We are interested in studying gene expressions in living animals, by means of different in-vivo and in-vitro imaging techniques. We also plan to execute tests on living organisms by using Affymetrix or Navigenics or equivalent DNA microarray test chips, but we know that interpretation of such tests are closely related to the ability to execute reliable and effective reannotation vs. existing validated databases of identified genes. We know that services provided by Affymetrix often provide little informative annotation for most known genes (identified as "transcribed locus"), and we would like to know if anyone in the world can provide an effective reannotation service using our DNA microarray test files, i.e. by executing rigorous tests of our Affymetrix chip probeset sequences against all currently available transcript sequences in latest database releases.

This is a question about gene annotation. I think it's really about how to attach a small bit of truly useful information to many genes in a list. The specific question seems to concern Affymetrix data files in particular.

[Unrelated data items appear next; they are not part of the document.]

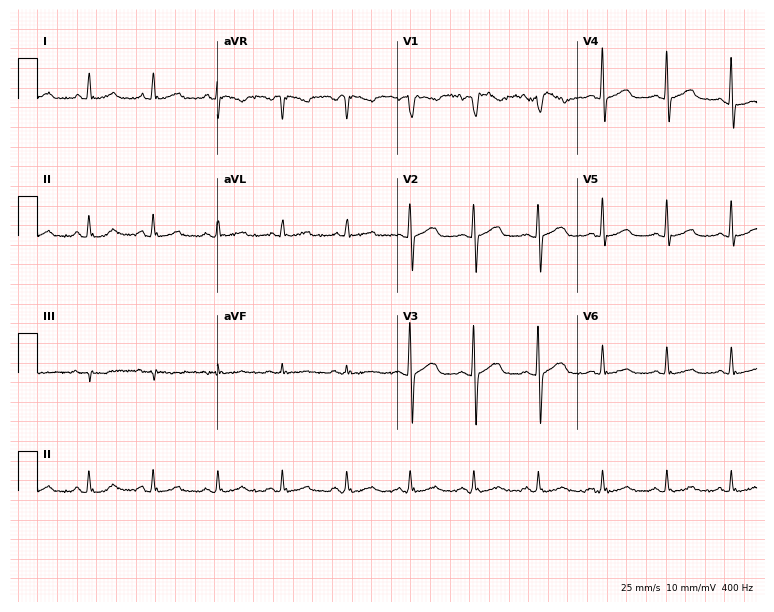
12-lead ECG from a 37-year-old female. Screened for six findings — first-degree AV block, right bundle branch block, left bundle branch block, sinus bradycardia, atrial fibrillation, sinus tachycardia — none is recorded. Only these six findings were labelled.
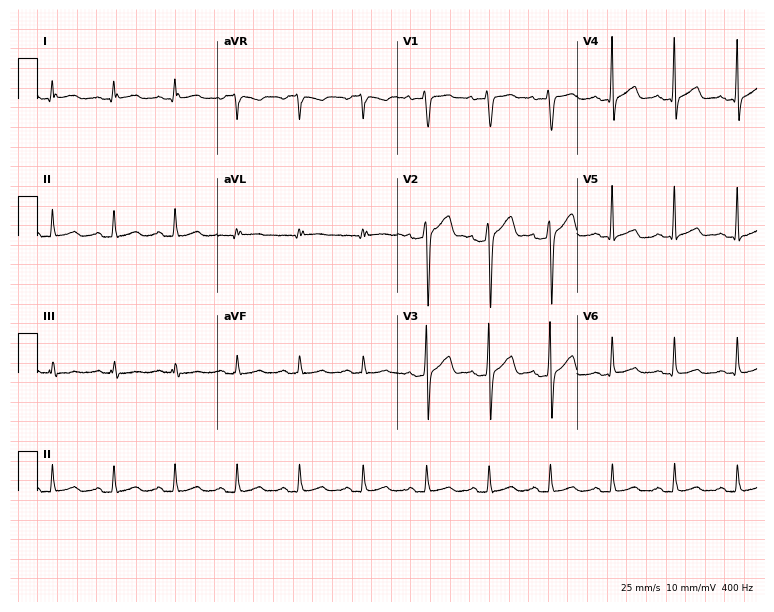
Electrocardiogram, a 51-year-old male. Overall reading on record: normal ECG.
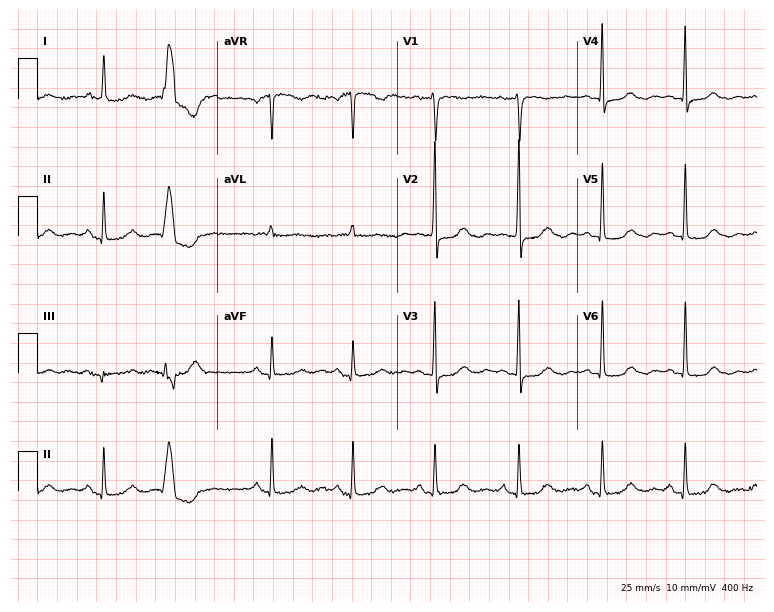
12-lead ECG from a 79-year-old woman. No first-degree AV block, right bundle branch block, left bundle branch block, sinus bradycardia, atrial fibrillation or sinus tachycardia recorded for this tracing.
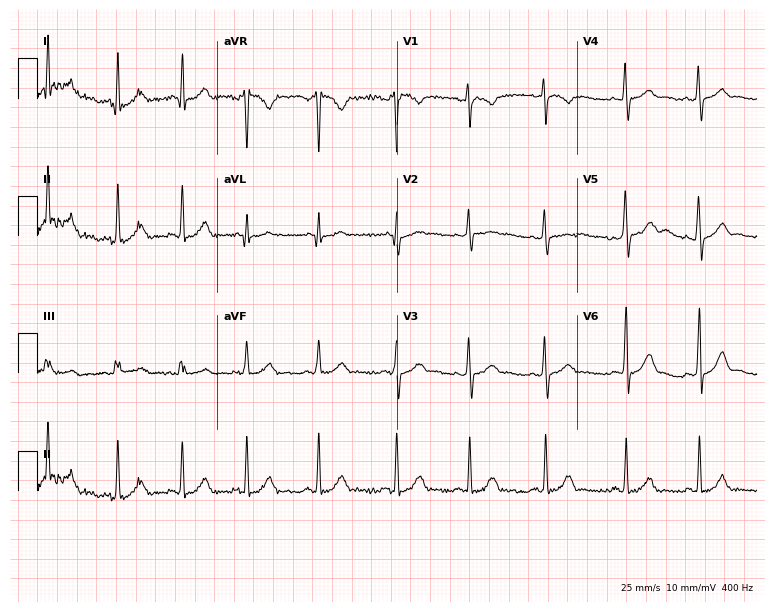
12-lead ECG from a 31-year-old female patient (7.3-second recording at 400 Hz). Recorded interpretation: within normal limits.

A list of standard sources for information about human genes follows (in most cases I provide a sample link to the page for CFTR). Entries in these databases are extensively linked to each other.

OMIM, Online Mendelian Inheritance in Man. (CFTR)
Entrez Gene, NCBI's searchable database of genes from RefSeq genomes. (CFTR)
GeneCards, a searchable, integrated database of human genes.(CFTR)
HGNC, HUGO gene nomenclature committee, (CFTR)
Ensembl, genome databases for vertebrates and other eukaryotic species. (CFTR)
Ensembl's BioMart tool may be one answer to this question).
GeneWiki, Wikipedia's gene pages. (CFTR; HBB)

How quickly does inbreeding produce homozygosity?

What is the probability that locus is homozygous due to inbreeding after a given number of generations? The answer should be an equation expressing this probability as a function of the number of generations.

This question was inspired by a recent review of mouse genetics (Peters et al. 2007. "The mouse as a model for human biology: a resource guide for complex trait analysis" Nature Reviews Genetics 8, 58-69. doi:10.1038/nrg2025), which states, without qualification, that "Inbred mouse strains are derived from a single parental mating pair with subsequent repeated brother–sister intercrosses and no breeding from non-sibling mice. After 20 generations of inbreeding, the mice are genetically identical and homozygous at all loci." 20 generations is an accepted benchmark that leaves a very low probability of homozygosity, but that probability is not zero. What is it?

This is really three questions (or more).

1) Selfing organisms like Arabidopsis thaliana or Caenorhabditis elegans present a simple case. Here, the probability that a given locus remains heterozygous is simply (1/2)ⁿ, where n is the number of generations.

2) The mouse, which represents all diploid species where crosses between full siblings is possible. Brothers and sisters that share the same two parents. I suspect the equation for this case has been worked out. What is the answer?

3) Species where females store sperm. In this case one can isolate a female each generation. She will have mated with her (possibly half-) brothers prior to isolation. Here the probability of homozygosity is a function not only of the number of generations, but also the probability of the female having mated with a full brother vs. a half-brother.